Published: 6 April 2011

Abstract

Background

Several DNA microarray based expression signatures for the different clinically relevant thyroid tumor entities have been described over the past few years. However, reproducibility of these signatures is generally low, mainly due to study biases, small sample sizes and the highly multivariate nature of microarrays. While there are new technologies available for a more accurate high throughput expression analysis, we show that there is still a lot of information to be gained from data deposited in public microarray databases. In this study we were aiming (1) to identify potential markers for papillary thyroid carcinomas through meta analysis of public microarray data and (2) to confirm these markers in an independent dataset using an independent technology.

Methods

We adopted a meta analysis approach for four publicly available microarray datasets on papillary thyroid carcinoma (PTC) nodules versus nodular goitre (NG) from N2-frozen tissue. The methodology included merging of datasets, bias removal using distance weighted discrimination (DWD), feature selection/inference statistics, classification/crossvalidation and gene set enrichment analysis (GSEA).

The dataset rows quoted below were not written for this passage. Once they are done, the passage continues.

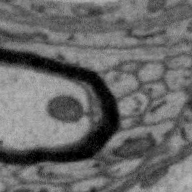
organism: Zebra finch
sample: Brain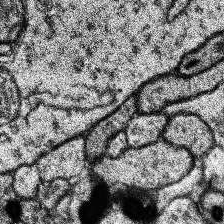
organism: Human
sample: Temporal Lobe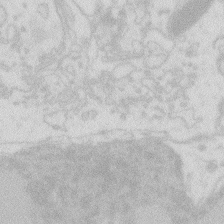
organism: Zebrafish
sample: Macrophage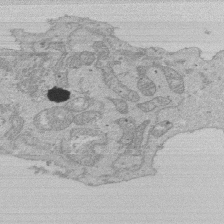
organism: Human
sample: Activated Jurkat CD4+ T cells

External Validation was performed on an independent dataset using an independent technology, quantitative RT-PCR (RT-qPCR) in our laboratory.

Results

From meta analysis we identified one gene (SERPINA1) which identifies papillary thyroid carcinoma against benign nodules with 99% accuracy (n = 99, sensitivity = 0.98, specificity = 1, PPV = 1, NPV = 0.98). In the independent validation data, which included not only PTC and NG, but all major histological thyroid entities plus a few variants, SERPINA1 was again markedly up regulated (36-fold, p = 1:3*10-10) in PTC and identification of papillary carcinoma was possible with 93% accuracy (n = 82, sensitivity = 1, specificity = 0.90, PPV = 0.76, NPV = 1). We also show that the extracellular matrix pathway is strongly activated in the meta analysis data, suggesting an important role of tumor-stroma interaction in the carcinogenesis of papillary thyroid carcinoma.

Conclusions

We show that valuable new information can be gained from meta analysis of existing microarray data deposited in public repositories. While single microarray studies rarely exhibit a sample number which allows robust feature selection, this can be achieved by combining published data using DWD. This approach is not only efficient, but also very cost-effective. Independent validation shows the validity of the results from this meta analysis and confirms SERPINA1 as a potent mRNA marker for PTC in a total (meta analysis plus validation) of 181 samples.